Revealing Adoption’s Invisible Strings in “Wolf Play”
Playwright Hansol Jung’s Wolf Play reminded me of a somewhat recent news headline. While watching the current MCC Theater rendition (up through March 19th), not far from my mind was Huxley, a Chinese infant adopted by a white YouTuber influencer couple in 2017. By 2020, the couple fell under scrutiny when Huxley suddenly stopped appearing in their videos; it was later revealed that the couple had re-homed Huxley when they found themselves unequipped for his developmental needs as a child with level 3 autism and sensory processing disorder.
At the center of Jung’s play is a six-year-old Korean-born adoptee named Jeenu, who announces himself to the audience as “a wolf.” Jeenu is played by a puppet, operated by a voracious Mitchell Winter who translates the child’s wolf-like logic and observations to the audience. A wooden boy with a cardboard torso, Amanda Villalobos’s design for Jeenu coincidentally resembles Guillermo del Toro and Mark Gustafson’s Pinocchio. It wouldn’t be a surprise if Villalobos also thought, “a pinch of Caillou.”
Jeenu is a rambunctious entity. He’s also an object. He’s also flesh and blood, a soul embodied by Winter. But to Jeenu first and foremost, he is a wolf trying to survive in his new habitat.
Jeenu’s life is radically altered when his adoptive parents in Arizona want to make room for their biological newborn and put Jeenu up for re-homing via a Yahoo message board. Unable to resist the call for a child, a queer woman in San Francisco named Robin (Nicole Villamil) eagerly agrees, much to the chagrin of her spouse Ash (a take-no-prisoners Esco Jouléy).
A cutthroat Southpaw boxer on the brink of a pro debut, Ash bristles at the thought of participating in an “auction” for a child. “Everything happened so fast,” is Robin’s sheepish justification of the process. When Jeenu’s adoptive father, Peter (Christopher Bannow), delivers Jeenu into the San Francisco household, it induces a host of conflicts: Jeenu was advertised as younger, Peter is aghast that he unwittingly transferred his charge into the hands of a queer couple (despite all his blabber about needing “diversity,” he wants the kid to have a patriarchal figure), and he failed to divulge Jeenu’s wolfish “aggression” until the last minute.

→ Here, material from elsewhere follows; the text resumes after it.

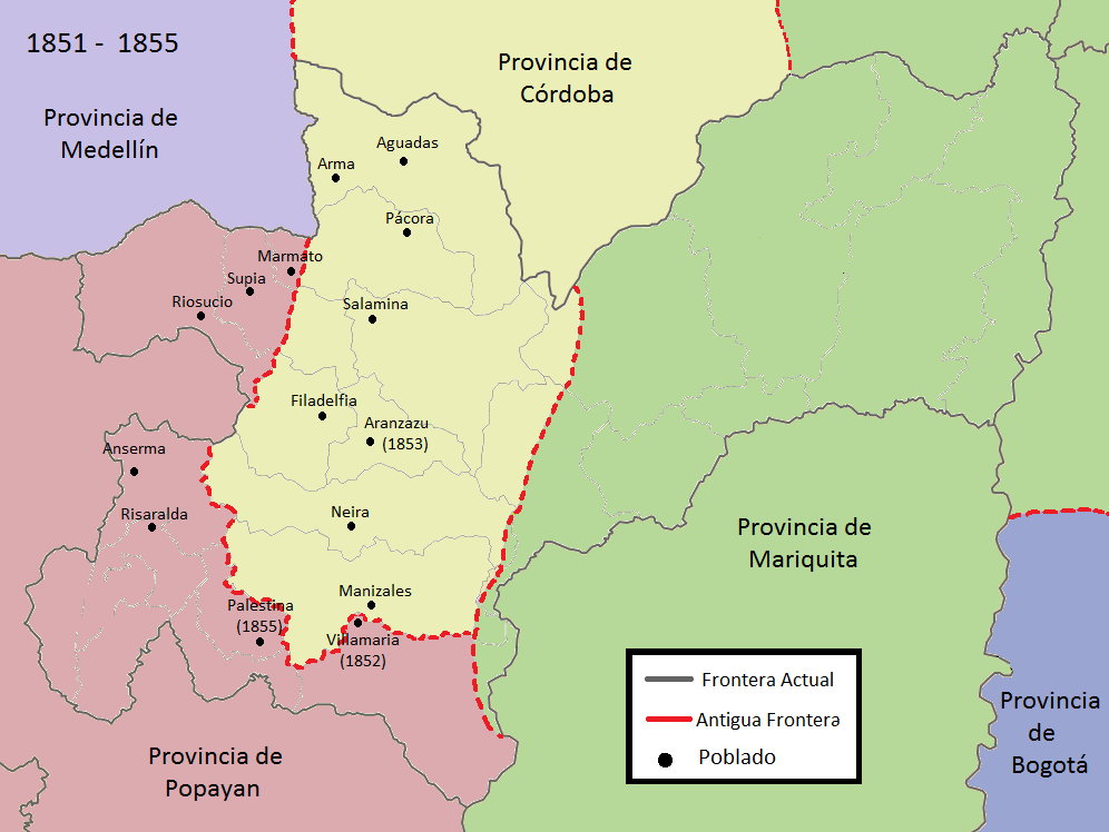 Caldas entre 1851 a 1855

Needless to say, Jeenu’s family story elicits an ethical and emotional conundrum. Jung’s script crumbles the fourth wall, and director Dustin Wills’s Brechtian staging further eviscerates it in a habitat discombobulated from reality. It’s a space-time continuum, shared by the characters and audience, where the wolf’s opening monologue reminds the audience of the artifice yet allows them to be emotionally reeled in. You-Shin Chen’s scenic design evokes a faded warehouse of appliances on a ship with sails existing among stage lights. This setting predominantly serves as Jeenu’s new home as well. Special ticket-holders closest to the stage are seated in armchairs or rocking chairs, bringing them into the set.

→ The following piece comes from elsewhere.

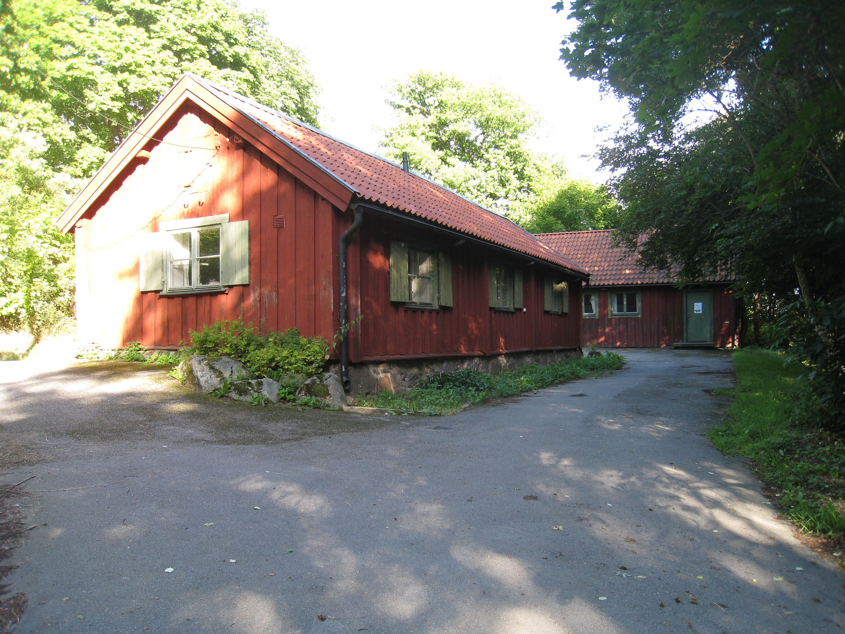 Karsviks Östergård i Norra Ängby, Bromma. Karsviks Östergård är en knuttimrad parstuga av nordländsk typ och består av förstuga, kammare, vardagsstuga (kök) och herrstuga (sal). Stugan antas vara byggd på 1600-talet och ligger i Karsviks hage vid Tegnebyvägen i Norra Ängby.

For all its heightening of reality, the pillars of Wolf Play are built on the realities of transracial adoption and the underground online market for foster kids. Jeenu’s handoff is technically beyond any legal intervention. Post-show, the theater’s hallways feature posts from Megan Twohey’s 2013 investigative report “The Child Exchange,” which illuminates the practice of children (often foreign-born) being re-homed through online forums like Yahoo messages boards and Facebook groups (many of these cases end up placing children in the hands of sexual abusers).
Led by Winter’s animated performance, the five-person cast is on the knife’s edge of caricature, yet their obstinacy and follies render them keenly human. A head of micro-aggressions and sniveling rationalizations, Bannow’s Peter is as worthy of empathy as he is quite literally punchable.
Villamil is brimming with maternal bubbliness as Robin, whose self-awareness does not necessarily cleanse her stickler pride. Inhabited by Brian Quijada, Robin’s brother Ryan is a brawling creature of toxic masculinity who inundates his loved ones with “hard truths.”
Jouléy plays Ash with aplomb grit. Despite their ambivalence towards Jeenu’s entry into their life, Ash finds unexpected synchronicity with the wolf. In their first play-fight with Jeenu, Ash is able to perceive the wolf’s humanity — by matching eyes with not the puppet but its human operator, Winter.
In addition to The Immortal Jellyfish Girl, Wolf Play is another example of this theater season reaping the glories of puppetry. In frenzies where adults snatch the puppet to discipline the wolf, the puppeteer can find himself empty-handed to signify a loss of control (a technique not dissimilar from the gag pulled off by puppeteer Kennedy Kanagawa in the recent Into the Woods Broadway revival). It’s not quite that Jeenu isn’t loved; what is instead implied is that the adults in Jeenu’s life see him more as an idea rather than human.
Caroline Cao is a writer based in New York City.